幼少期編 4話
「ところで、坊主。お主、魔法陣を使っておったな。どこで覚えたんじゃ?魔法陣は魔法を扱う技術で、中級者から扱えるものじゃが…」
「!!そうよ、皆んなとの再会で忘れていたけど、ジーク、あなた魔法陣使っていたわね、鑑定の儀もまだなのにどうして使えるの?ママに正直に話してごらん?」
…ちっ、流されなかったか…誤魔化してもバレそうだ。正直に言うか。
「…ママが使ってるの見て、やってみたらできた…」
「「「「・・・・・」」」」
?なんだこの空気…嘘は言ってないぞ。
「どう?ダグル」
「嘘は言ってないな」
ダグルは嘘を見抜くスキルでも持っているのだろうか…気をつけよう。
「天才ね」
「天才だわ」
「天才とはこの子のような人の事を言うのだろうな」
「わっはっはっは!天才じゃ…300年近く生きとるがこんなに魔法の才に溢れてる子はついぞ見たことがないわい。うーむ、うむ。決めたぞ、この子はワシの弟子として鍛えてやろう、どうじゃ?アリシア。ワシ以外に適任者がおるならその者に代わっても良いが。魔法の道に進むのなら、魔法の師匠は必須。大賢者と呼ばれるワシの全てを教えてやろうぞ」
ーー!!?大賢者って絵本の中に出てきてた。200年前に勇者に魔法の真髄を教えた、伝説のドワーフ。万の魔物と魔族の軍勢を焼き払ったとか…

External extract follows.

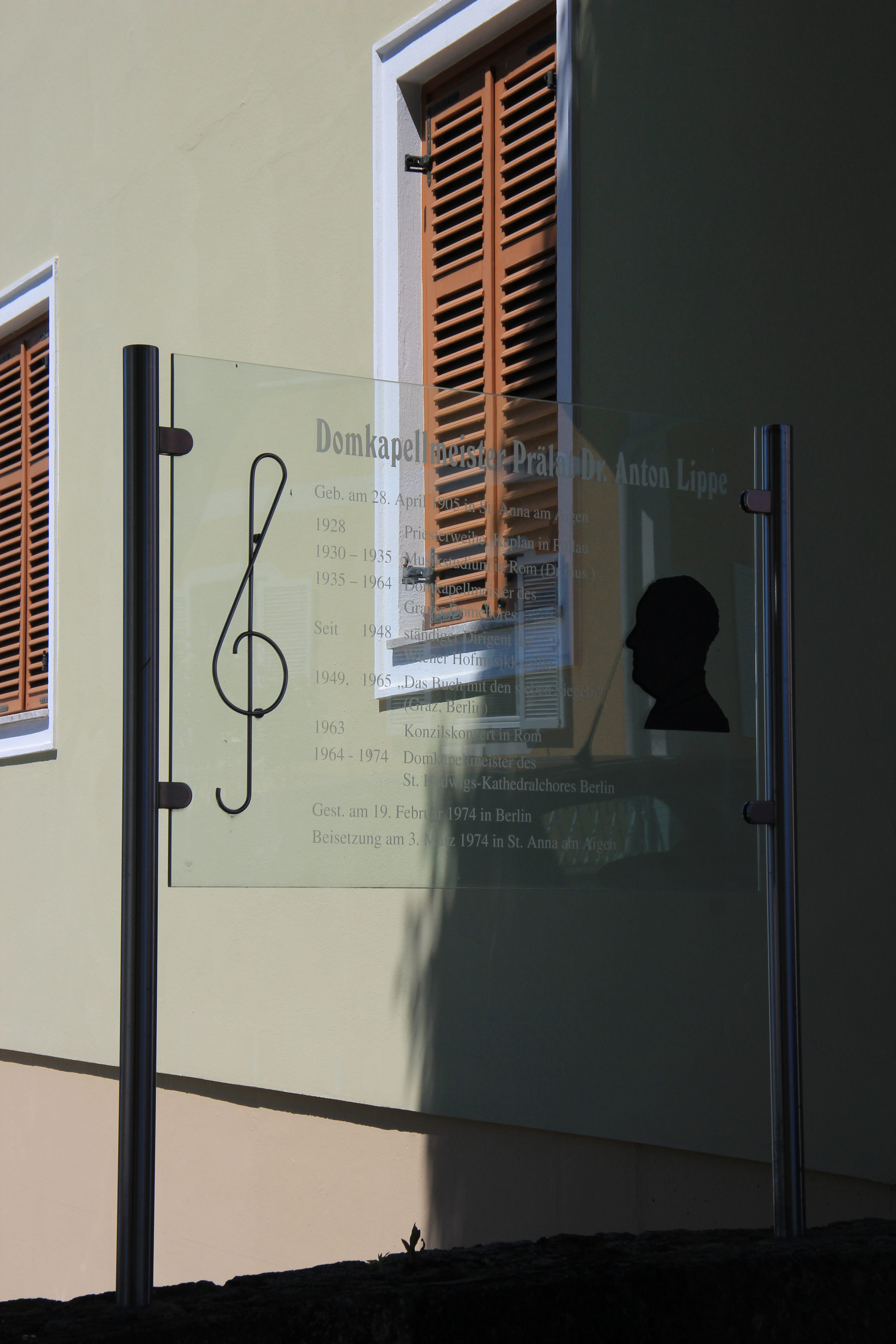 Sankt Anna am Aigen, Südoststeiermark

「ママ、だいけんじゃ?ってえほんにでてくるドワーフ?」
「え、ええ。ジーク、今目の前にいるこの方こそがSランク冒険者にして、大賢者のオウル様よ。皆んなは親しみを込めてオウル爺と呼んでいるわ。パパがいつも自慢していた冒険者パーティのリーダーでもあるのよ。どう?ジークは魔法を学んでみたい?」
魔法…学びたい、知りたい!
「ぼく、まほうをしりたい。ぼうけんしゃになりたい。」
「…ふぅ、分かったわ。オウル爺、ジークをお願いしても良いでしょうか?」
「うむ。先ずは鑑定の儀を終えてからじゃな、それとジルベスターにも話しを通しておかんとじゃな」
✳︎
しばらく団欒と過ごしていると、クリスティーナとジルベスター、その後ろに狩人隊が追って帰ってきた。
すでに事の経緯は聞いていたのだろう。
父は母と俺を抱きしめて無事を喜んだ。
それから元メンバーに頭を下げて感謝を伝えた。
「オウル爺、みんな、本当にありがとう。みんなのおかげで家族と怪我なく無事に会えた。この礼は必ず返す。そして、また会えて嬉しいよ!」
「ジル、森は大丈夫だったの?そこに倒れている巨大なイノシシとは遭遇しなかった?」
「実は遭遇はしたんだ。だけど、こっちに一切無関心で全力で走って行ったんだ。強烈な威圧感に動けなくなるヤツらも多くてな、リーダーとして置いて行けなかった」
「まさか村の方に行っていたとは思わなかった。その後に遭遇したのが不味かった。下位ではあったがドラゴンが出てきたんだ。下位でもSランククラスだからな、今思えば、イノシシは逃げていたんだろうな。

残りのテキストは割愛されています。